Une lettre ouverte des employés demande à la Société Max Planck de reconsidérer sa position sur Israël au vu des actions génocidaires israéliennes.

Nous, un groupe d’employés [des différents instituts] de la Société Max Planck [SMP], la plus grande institution de recherche d’Allemagne, écrivons cette lettre pour exprimer notre désapprobation de la position prise par notre employeur sur le conflit Israël-Palestine et appelons à un changement sérieux du discours y afférent, à la fois au sein de la SMP et en Allemagne dans son ensemble.

Le 11 octobre, la SMP a publié une « déclaration sur les attaques terroristes contre Israël », qui commençait par une condamnation des « horribles attaques du Hamas contre Israël dans les termes les plus forts possibles ».

Elle a ensuite exprimé sa solidarité avec Israël, sa douleur pour les Israéliens et les autres vies perdues, et sa sympathie pour les familles, les amis et les proches touchés. Elle déplore que des étudiants, de jeunes universitaires et d’autres employés d’universités et d’instituts de recherche soient « appelés comme réservistes » et réaffirme son engagement à maintenir des « liens scientifiques et personnels étroits » avec les instituts de recherche en Israël, et à utiliser ces liens pour « apporter un soutien partout où cela est possible ».

La seule phrase mentionnant les Palestiniens est celle qui attribue la responsabilité de leurs « souffrances indicibles » non pas à Israël ou à l’armée israélienne, mais au mouvement Hamas.

L’Allemagne et Israël : solidaires en génocide

Cette déclaration n’a pas été du goût de nombreux employés de la SMP, pas plus que ses déclarations et actions ultérieures au cours des six derniers mois. ***

En novembre, le président de la SMP, Patrick Cramer, s’est rendu en Israël et à l’Institut Weizmann des sciences et a exprimé son soutien aux chercheurs israéliens, mais n’a pas critiqué les actions de l’armée israélienne à Gaza.

En décembre, la SMP a annoncé qu’elle allouait un million d’euros (1,1 million de dollars) à la collaboration germano-israélienne en matière de recherche.

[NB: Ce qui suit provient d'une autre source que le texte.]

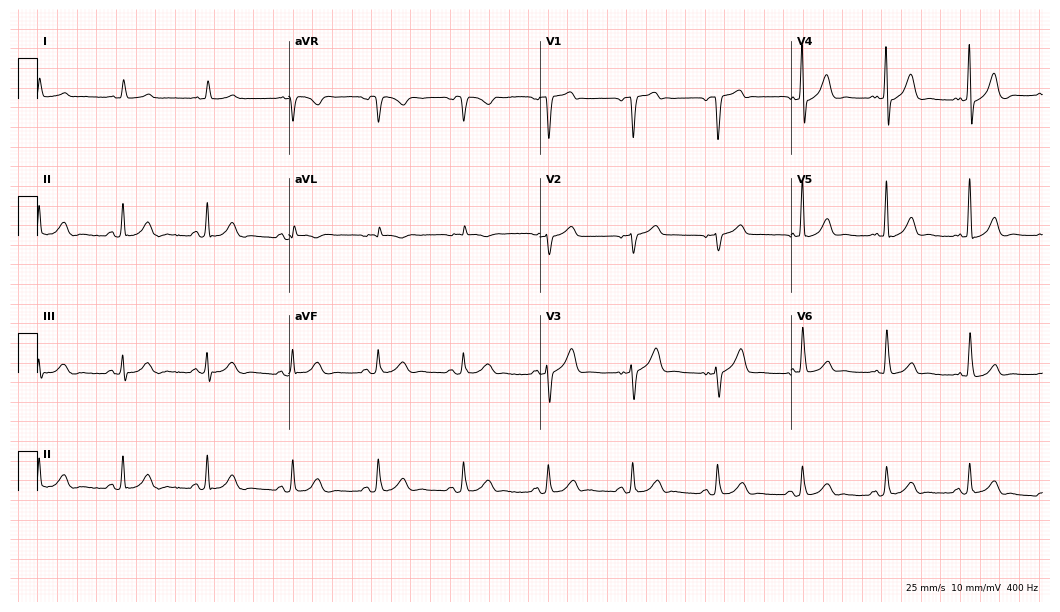
12-lead ECG from a male, 78 years old (10.2-second recording at 400 Hz). No first-degree AV block, right bundle branch block, left bundle branch block, sinus bradycardia, atrial fibrillation or sinus tachycardia recorded for this tracing.
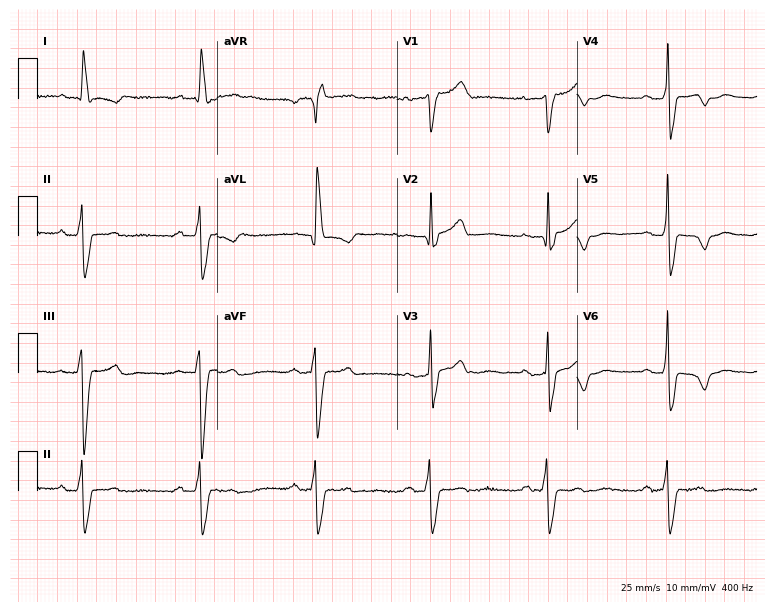
12-lead ECG (7.3-second recording at 400 Hz) from a 76-year-old woman. Findings include first-degree AV block, right bundle branch block.

Le programme vise à « aider à stabiliser la communauté scientifique israélienne, leader mondial, pendant la crise actuelle ».

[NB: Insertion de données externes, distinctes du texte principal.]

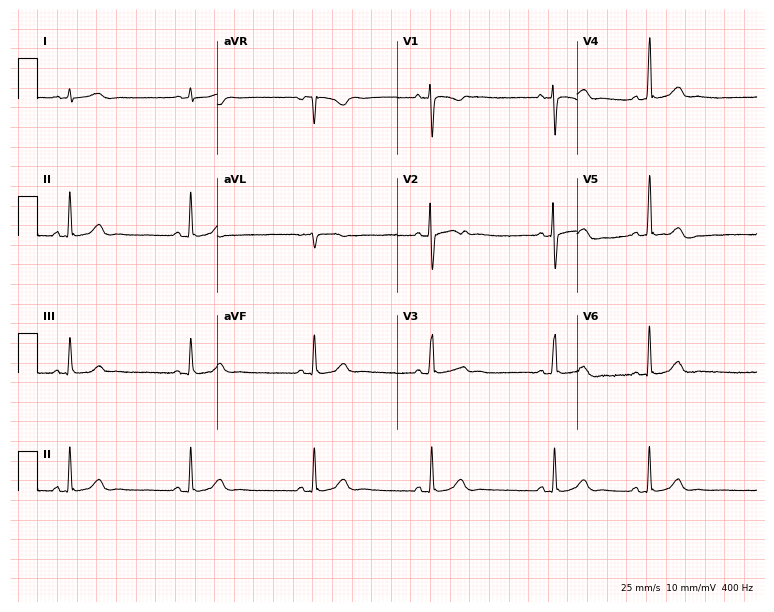
Resting 12-lead electrocardiogram. Patient: a 17-year-old woman. Read as a normal ECG.
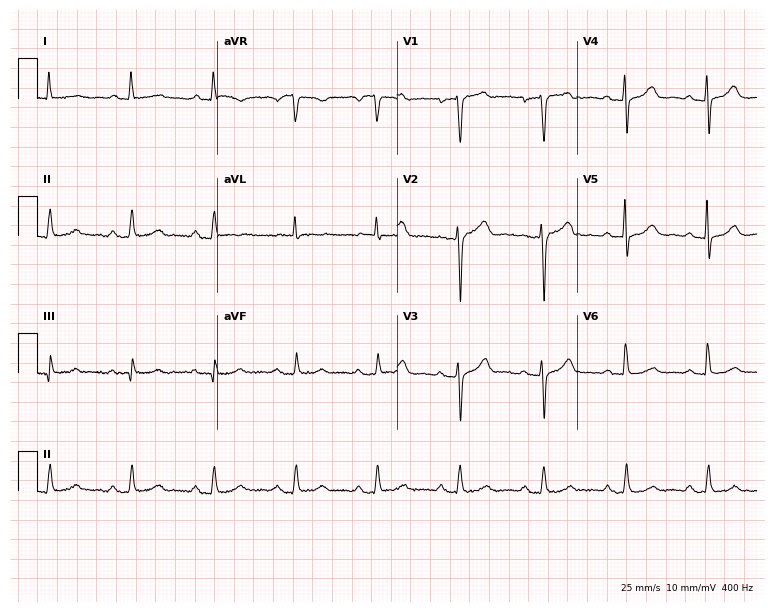
ECG — a man, 77 years old. Screened for six findings — first-degree AV block, right bundle branch block, left bundle branch block, sinus bradycardia, atrial fibrillation, sinus tachycardia — none is recorded. Other findings, if any, are not listed.

La manière dont le programme a été présenté au public reflète la perception des dirigeants de la SMP selon laquelle il n’y a qu’une seule victime à soutenir : la communauté scientifique israélienne, qui souffrirait gravement des conséquences de « l’attaque du Hamas contre Israël » – ce qui signifie que seule la communauté scientifique israélienne souffre de la guerre incessante menée par Israël contre Gaza.

Nous ne comprenons pas pourquoi l’argent des contribuables allemands devrait être dépensé pour stabiliser une communauté de recherche affectée par les actions de son propre gouvernement.

En revanche, pas un seul euro, ni même un seul mot, n’a été dépensé pour offrir une aide quelconque aux communautés scientifiques de Gaza et de Cisjordanie, qui sont les premières victimes de la guerre et des politiques d’occupation violente d’Israël.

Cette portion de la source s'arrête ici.